The last five years have been some of the earth’s warmest years on record. Moreover, unprecedented fires in Australia and the western United States, record ice melt in the Arctic, and increasingly volatile weather patterns have sparked a global dialogue about the growing imperative to reduce carbon.
From RFA’s perspective, the ethanol industry should be helping to lead the conversation because we have a great story to tell. The U.S. Department of Energy, California Air Resources Board (CARB), Oregon Department of Environmental Quality, U.S. Department of Agriculture (USDA) and others already recognize that grain-based ethanol reduces greenhouse gas (GHG) emissions by 35 to 50 percent compared to gasoline. Emerging ethanol technologies promise to boost that reduction to around 70 percent in just the next few years, according to USDA. Further, CARB data show that ethanol is responsible for 22 million metric tons of GHG reduction from California’s transportation sector since 2011—more than any other low carbon fuel.

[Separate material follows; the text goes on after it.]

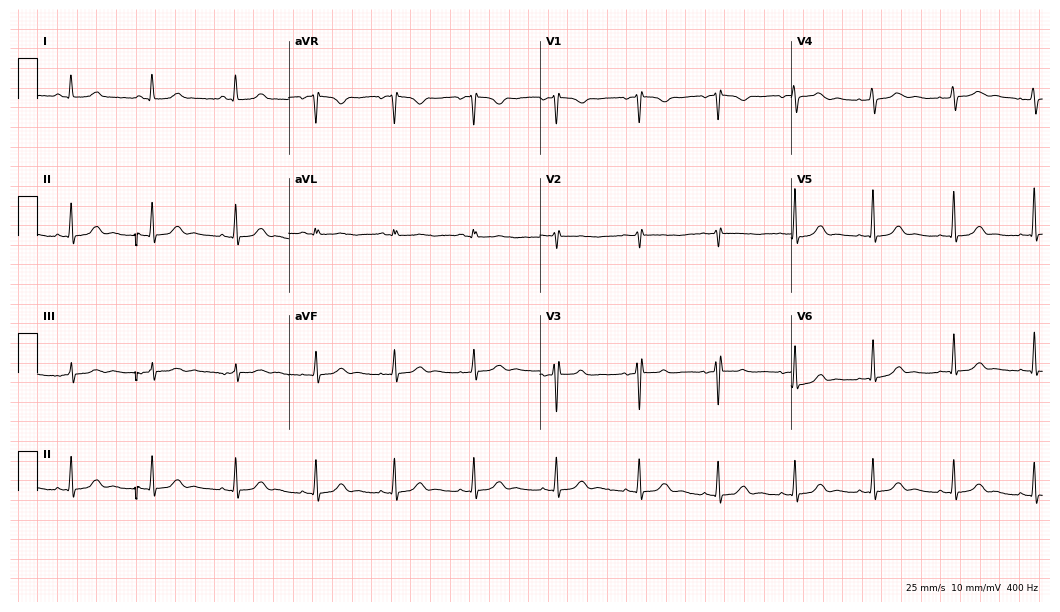
Standard 12-lead ECG recorded from a woman, 40 years old (10.2-second recording at 400 Hz). None of these six findings is recorded: first-degree AV block, right bundle branch block, left bundle branch block, sinus bradycardia, atrial fibrillation, sinus tachycardia.
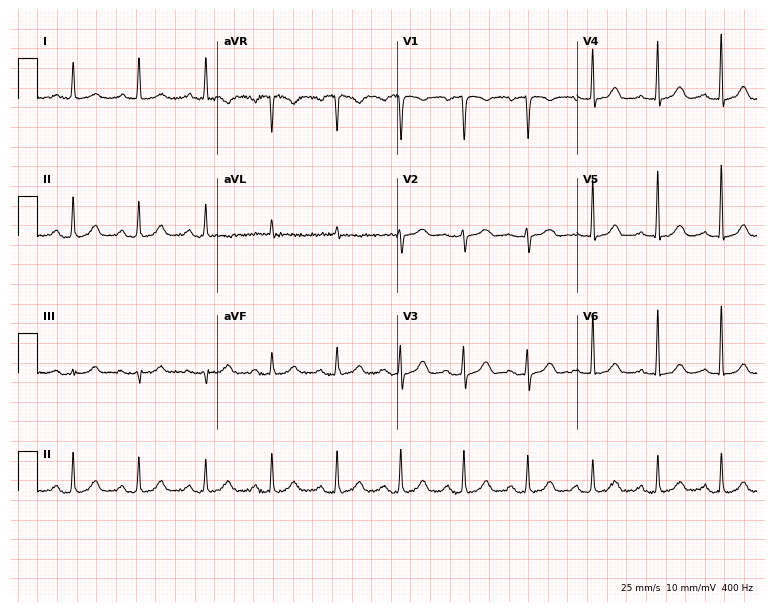
Resting 12-lead electrocardiogram. Patient: an 80-year-old woman. None of these six findings is recorded: first-degree AV block, right bundle branch block (RBBB), left bundle branch block (LBBB), sinus bradycardia, atrial fibrillation (AF), sinus tachycardia.

Thankfully, the United States already has a framework in place to drive future policy. The Renewable Fuel Standard has been an important and effective policy reducing greenhouse gas emissions from fuels for 15 years and has reduced CO2-equivalent GHGs by an astounding 600 million metric tons since its implementation. That is the equivalent of removing roughly half of the cars on the road in America for an entire year or eliminating the annual emissions from 13 coal-fired power plants. With ethanol, we don’t have to wait and hope for major technological or economic breakthroughs; the fuel is available now at a low cost to drive decarbonization of our liquid fuels.